Но мне и думать об этом страшно, тем более в таком виде, будто мне все это нравиться. А оно меня тянет, и ничего я с этим поделать не могу, но всякий раз как мысленно за розгу берусь, так сразу же руку обжигает что-то, и ничего не остается, даже за самый обыкновенный край стола и то ухватиться нельзя. Все тело припекает, и я пячусь назад, в угол забиваюсь, а кругом тысячи и тысячи палачей с моими лицами. Замахиваются и хлещут, больно вроде бы, а с другой стороны есть в этом какой-то смысл и даже польза, словно больной зуб с корнем вырывают. Будто бы копошится врач своими инструментами у тебя во рту, скребет по костям, а потом хлоп и дергает резко. Секундная эйфория и какое-то изощренное удовольствие испытываешь, а потом чувствуешь, как по языку горячая кровь растекается, и так хорошо вдруг становится, хоть и резь такая, что с ума сойти можно.
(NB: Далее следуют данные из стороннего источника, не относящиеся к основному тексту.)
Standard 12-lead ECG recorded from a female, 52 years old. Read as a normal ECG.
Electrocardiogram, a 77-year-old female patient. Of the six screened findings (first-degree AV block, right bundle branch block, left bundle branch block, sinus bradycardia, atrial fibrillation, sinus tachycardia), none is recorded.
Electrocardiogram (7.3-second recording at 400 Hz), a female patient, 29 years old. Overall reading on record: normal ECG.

Так истязал я самого себя, хоть и думал, что этим другим плохо делаю. А Дашенька ничего не замечала, после отъезда Александра Михайловича, наши отношения изменились, и она казалось, души во мне не чаяла. Я совсем перестал нападать на неё, и если бы только мог, то во всем этом видел бы лишь пользу. Но я видел и вред. Порой мне казалось, что счастье, овладевшее моей подругой полностью, изнежит её, а зная эту натуру, я не мог не предвидеть, что это её в последующем и развратит. Но я молчал, потому как не хотел, чтобы жертва моего соседа была напрасной. Дашенька наверняка догадывалась почему он уехал, и вспыхни моя подозрительность вновь, оголись всей отвратительностью своей, и все было бы разрушено. Я не мог ничего изменить, и болтался как акробат на канате, не смея шагнуть ни взад, ни вперед, зная, что за этим последует неминуемое падение. И если бы я не “вырывал себе зубы” всякий раз как меня посещали гнусного содержания мысли, то мне уж никак не удалось бы всего этого перенести.
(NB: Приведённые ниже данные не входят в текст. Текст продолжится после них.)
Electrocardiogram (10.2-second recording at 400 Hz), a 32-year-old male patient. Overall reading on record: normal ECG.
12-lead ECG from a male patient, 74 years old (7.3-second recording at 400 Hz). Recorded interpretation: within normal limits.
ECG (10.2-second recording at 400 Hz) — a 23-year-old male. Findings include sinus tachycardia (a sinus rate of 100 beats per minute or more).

С другой стороны, меня очень поддерживала Полина. С того самого дня как мы помирились, я практически каждый день наведывался к матери и часами болтал со своей сестрой о всяких незначительных предметах. Наблюдая за нашей дружбой, смягчился и Семен Александрович, который теперь видел во мне вполне сносного человека. Мы бывало даже говорили с ним о чем-нибудь, но лишь приличия ради, хотя прежней вражды меж нами уже и не было. Всякий раз как я развивал какую-нибудь мысль во всех подробностях, он как-то напрягался, словно силясь меня понять, и видя, что это невозможно, сразу же начинал об чем-то другом рассказывать, чтобы не захохотать и не обозвать меня дураком. Так меж нами и повелось, он дурак, и я дурак, но и то хорошо, что мы хоть это друг в друге признавали.
Куда бы я не взглянул, всюду меня ожидало нечто хорошее и приятное взгляду, да вот только во мне самом этой гармонии не было. Как и тогда в притоне, я ожидал, что должно произойти что-то, нечто все с ног на голову переворачивающее.